A 22-year-old Ketchikan man remains missing on Deer Mountain as the search stretched into a third day.
Ketchikan Volunteer Rescue Squad crews headed back up the mountain Friday morning to continue searching an area that they believe Justin Nathan was headed toward. On Wednesday evening, search crews found tracks in the snow pointing them in that direction.
Jerry Kiffer of KVRS says low ceilings today (Friday) meant that crews assigned to search upper elevations had to hike up, rather than fly. That delayed the start of that portion of the search. Crews assigned to the lower elevation portions were able to start searching by 8:30 a.m.
Kiffer says KVRS is switching out search teams where possible, to reduce fatigue among the volunteers.
“It’s very difficult ground to be searching and some of these volunteers are on the third day, so we’re certainly feeling the effects of that.”
Kiffer says the search remains a rescue operation, rather than a recovery. Although, he says, conditions have not been ideal.
“Hypothermia at some point is going to be a factor, because we haven’t had any dry weather. It’s been fairly poor conditions. When they actually left on the initial hike, it was poor conditions then.

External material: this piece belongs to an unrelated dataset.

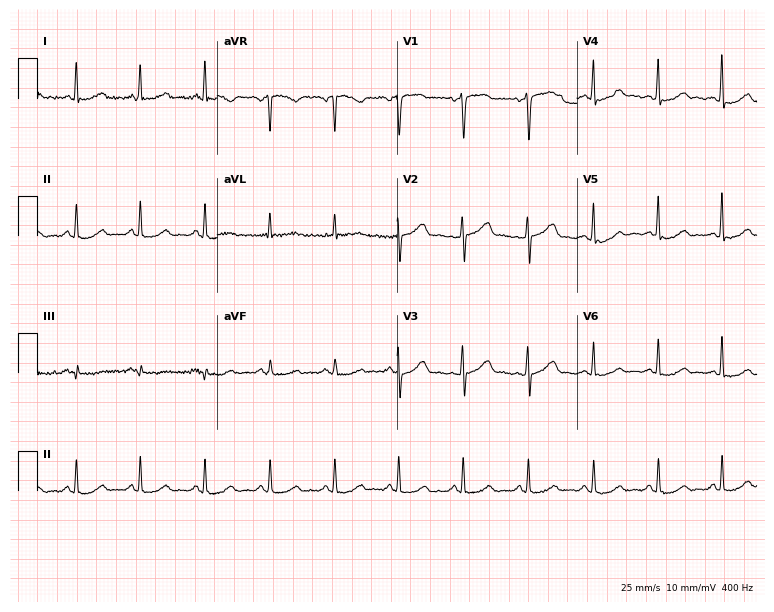
Resting 12-lead electrocardiogram (7.3-second recording at 400 Hz). Patient: a 70-year-old female. Read as a normal ECG.

So, he’s been outside now for well over three days.”
The man hiked up to the top of the mountain with a friend on Wednesday. They made it to the summit, and then started back down. Kiffer says that at about the second overlook, the man wasn’t able to continue. So, his friend handed over some extra clothing and left to get help, with the understanding that the man would stay at the overlook.
Kiffer says that KVRS volunteers have received lots of support from the community during the search. Some people dropped off coffee and other supplies; others provided words of encouragement.
“Some of them have been at it for three days. They’re tired, they’re wet and they’re cold all the time. It’s a big boost for them to see people come up to support what they’re doing.”
Thursday’s search teams were called back at around 3:30 p.m. Kiffer says he hopes to keep searchers on the mountain a little longer today (Friday), because they’re looking in an area that’s a little easier to navigate.